REG LITTLE: Confucian thought: pervasive, unstoppable but largely invisible

 

‘China is taking over the world’ is a cry not uncommonly heard these days. Reasons expressed for this ‘takeover’ are often Chinese wealth and the many Chinese spreading their influence across the globe, and the uncertainty of the US and Europe’s futures. While these are reasons on one level, they fail to capture the fact that thought cultures of the Chinese and the West are fundamentally different, and this is driving the shift in global dynamics.

The difference between thought cultures may seem obvious, but it is perhaps because of such obviousness that few appear to have reflected deeply on its implications. Defining the difference takes one into areas often unfamiliar to Western thought. For instance, Chinese Communist Party leaders have actively promoted traditional Chinese values, such as harmony, benevolence and righteousness, as a counterbalance to the influence of Western liberal and individualist ideas. Additionally, most Western scholars only recognise two political systems – democracy and autocracy, and use two words “Communist China” with sometimes a third, “autocratic”, to assert a knowledge and judgement of all that needs to be known about China. Perhaps “Confucianism” offers a better guide to the ideals underpinning Chinese reforms than “Communist” or “autocratic”. Remember that the founders of many of the most robust modern Asian states – South Korea’s Park Chung-hee, Taiwan’s Chiang Kai-shek, and Singapore’s Lee Kuan Yew – were Confucian.

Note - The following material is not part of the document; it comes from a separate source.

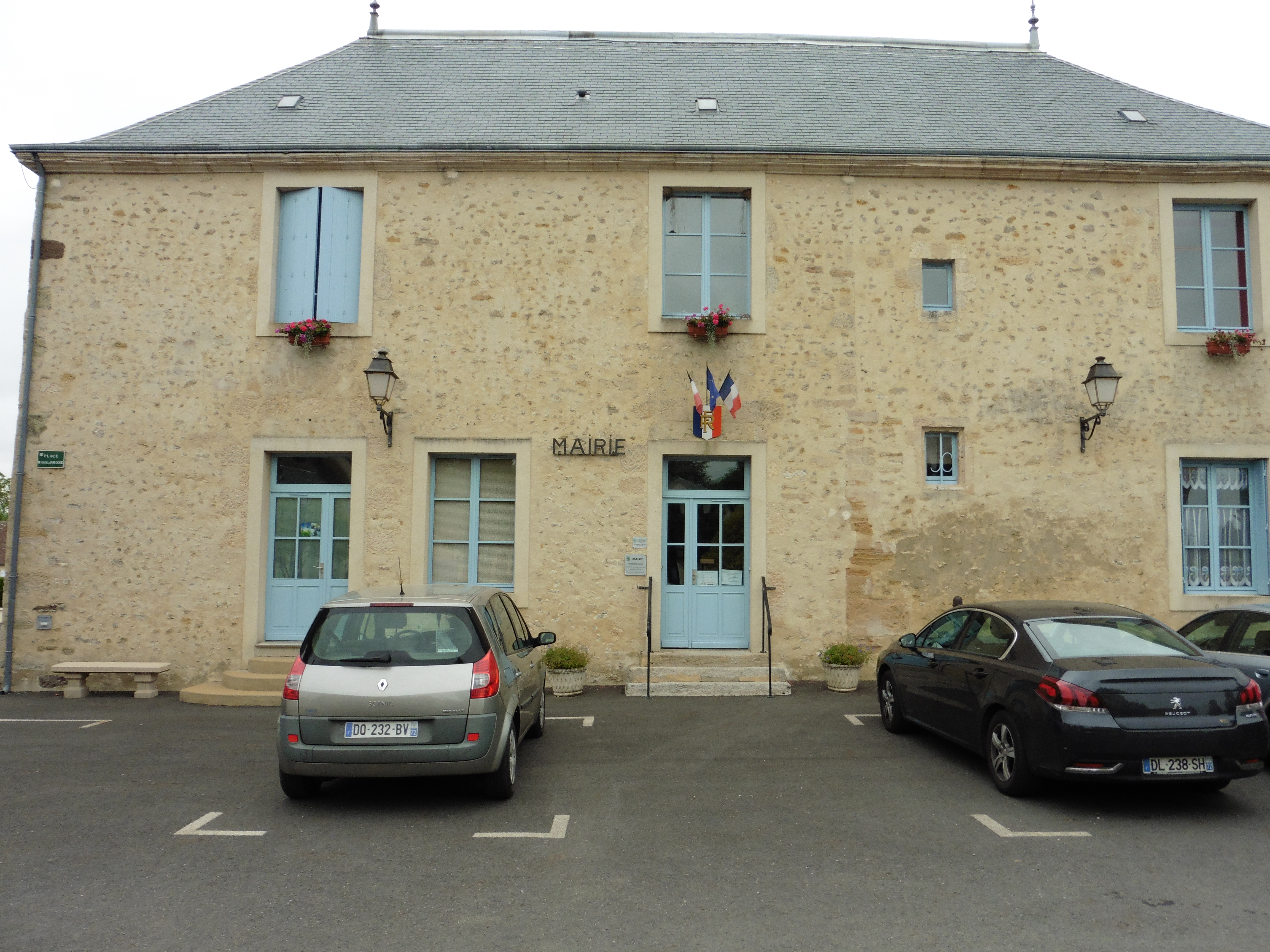 nouvelle vuemairie
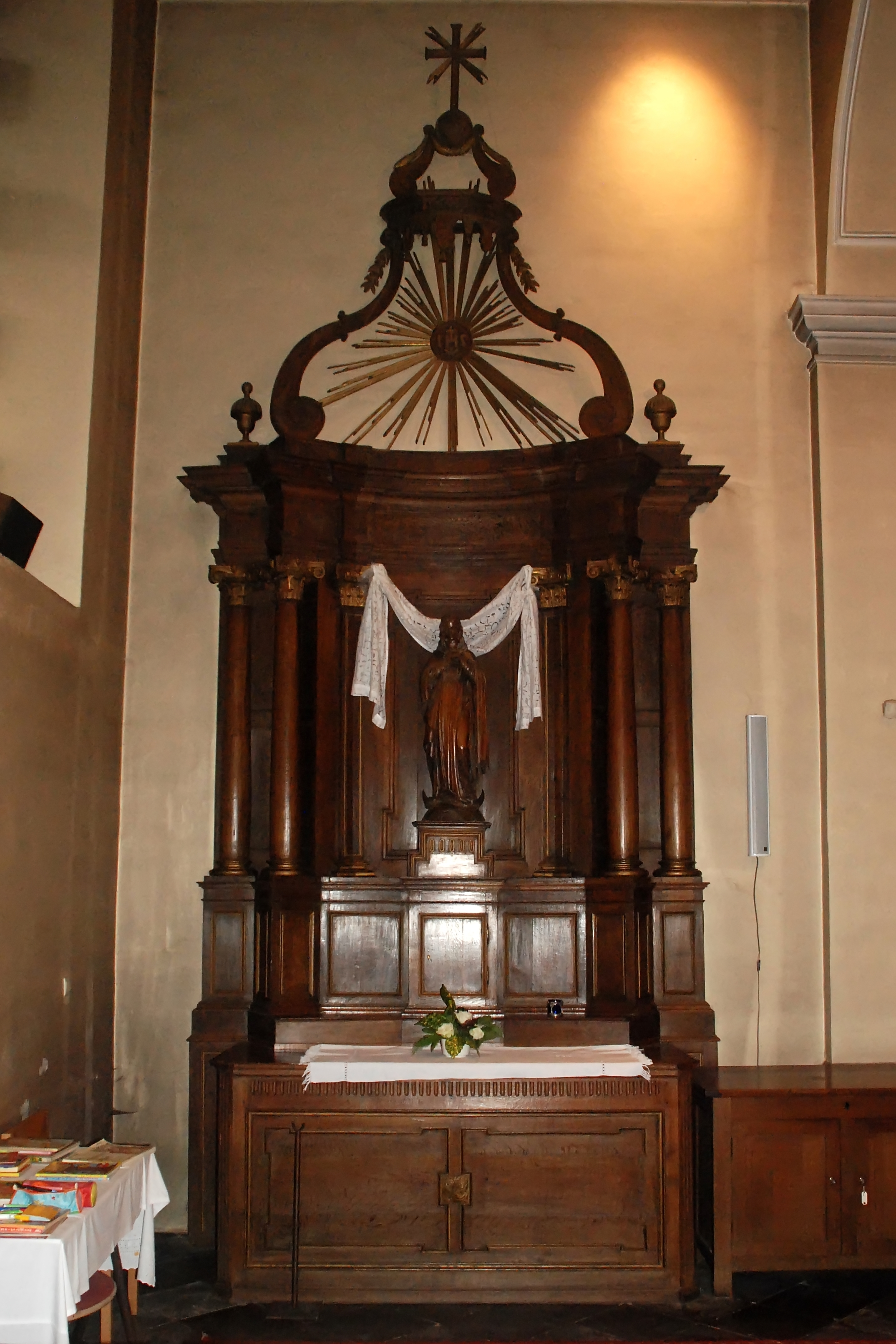 Belgique - Brabant wallon - Ottignies - Église Saint-Rémi

A case can be made that China’s major Communist leaders, including Mao, were products of a classical education. To this point, it has all but become common knowledge that Xi Jinping regularly quotes Confucius and other ancient sages. He emphasises the teachings of sacrifice, obedience and order, and promotes the idea that the Party is the custodian of a 5,000-year-old civilisation. In fact, Xi has made reading the classics of Confucius and other thinkers a requirement for Party leaders. Application of learnings from the Chinese classics is not reserved for the Party elite, rather its teachings are targeted to all of society. For instance “The Great Learning” section from the Classic of Rituals positions that only after individuals and the family acting rightly, can states be well governed and society perfected.

An example of a Confucian teaching that is commonly quoted is that the accumulation of wealth, whether at the personal or societal level, should always be subordinate to the pursuit of moral values. Analect 4.16 says that the petty person is conversant with profit, while the noble person is conversant with righteousness. Analect 4.12 says that one motivated by profit will end up producing much resentment. Some may question the relevance or applicability of these principles in modern China. The Chinese targeted in Xi’s anti-corruption campaign should have come to realise they live in a country that follows the teachings of Confucius rather than those of Adam Smith.

Western strategies, such as those derived from Adam Smith, guide its people to focus on financial outcomes, which in turn leaves them vulnerable to unexpected consequences. For instance, a well-known criticism of a free market economy is that it does not account for externalities. While an individual or organisation receives positive gains, negative side effects is borne by the society at large.

Those reading this article are familiar with Western economic superiority for the past several centuries, and may assume that this is the norm and will continue, unless they are well read in history. China is one of the oldest continuous civilisations, with many of its dynasties contributing substantially to global development over the past two millennia. It must not be forgotten that China’s economy led its European counterparts at the start of the Renaissance, and that at the start of the 15th century China already had paper, the compass, movable type print, and gun powder. It is historically inaccurate to consider Western economic superiority as a foregone conclusion, either in the past or into the future. It is dangerous for the West not to anticipate a major change of leadership in many critical areas, such as technology, innovation, and economic expansion.

The West now has a major problem of overcoming its hubris, its sense of superiority and recognising that it is now competing with China on many fronts, and sometimes from a disadvantaged position. It is difficult to tell which is the bigger challenge: the superiority of Chinese thought, or the challenges facing Western thought in recognising that reality.

Reg Little was an Australian diplomat for 25 years, receiving 18 months Japanese and 15 months Chinese full time language training and serving as Deputy or Head of Mission in five posts. He was elected a Vice President of the International Confucian Association in 2009, at the time the only one not of ethnic Asian origin.

Reg Little died in February. This  final article was written with the cooperation of his daughter Jade Little.